● **Instructions to follow**
The copy must match the data word for word and contain no pictures.

Source records
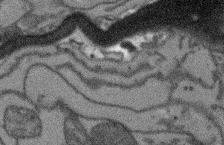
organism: Arabidopsis thaliana
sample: Root tip
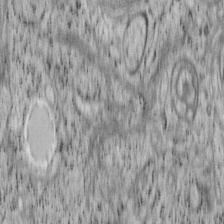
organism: Human
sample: HeLa cells
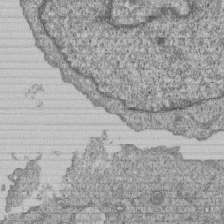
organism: Human
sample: MDA-MB-231 cells
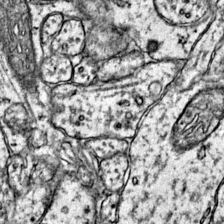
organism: Mouse
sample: Primary visual cortex
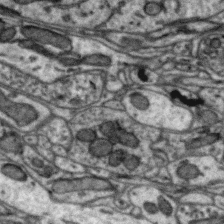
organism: Zebra finch
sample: Brain
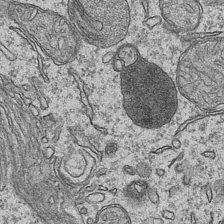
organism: Mouse
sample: CA1 Hippocampus
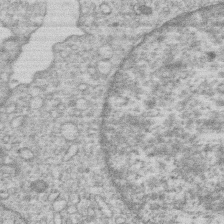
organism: Human
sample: Macrophage cells
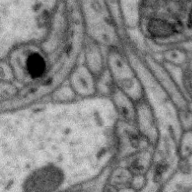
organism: Zebra finch
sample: Brain
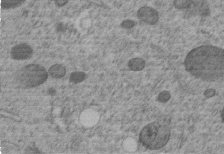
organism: C. elegans
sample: C. elegans embryo early stage
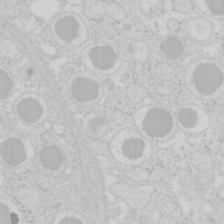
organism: Mouse
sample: Pancreas
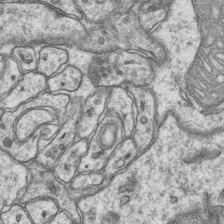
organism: Mouse
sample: CA1 Hippocampus
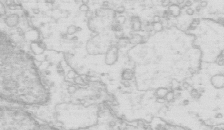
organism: Mouse
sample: Multiciliated cells
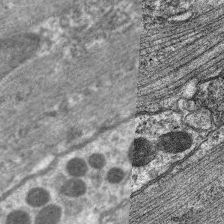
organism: C. elegans
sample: Pharynx
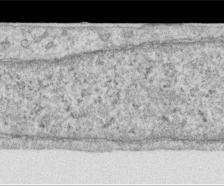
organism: Human
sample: Centriole in RPE cells
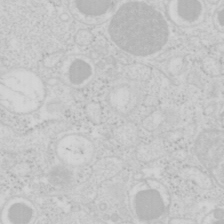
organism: Mouse
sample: Pancreas
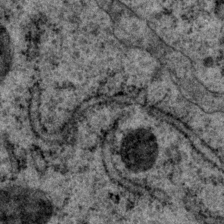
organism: P. pacificus
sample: Pharynx
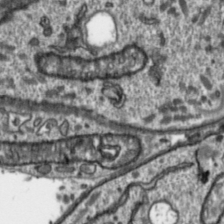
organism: Toxoplasma gondii
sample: Parasites in a vacuole inside a host cell

● **Response to this exercise**
organism: Arabidopsis thaliana
sample: Root tip
organism: Human
sample: HeLa cells
organism: Human
sample: MDA-MB-231 cells
organism: Mouse
sample: Primary visual cortex
organism: Zebra finch
sample: Brain
organism: Mouse
sample: CA1 Hippocampus
organism: Human
sample: Macrophage cells
organism: Zebra finch
sample: Brain
organism: C. elegans
sample: C. elegans embryo early stage
organism: Mouse
sample: Pancreas
organism: Mouse
sample: CA1 Hippocampus
organism: Mouse
sample: Multiciliated cells
organism: C. elegans
sample: Pharynx
organism: Human
sample: Centriole in RPE cells
organism: Mouse
sample: Pancreas
organism: P. pacificus
sample: Pharynx
organism: Toxoplasma gondii
sample: Parasites in a vacuole inside a host cell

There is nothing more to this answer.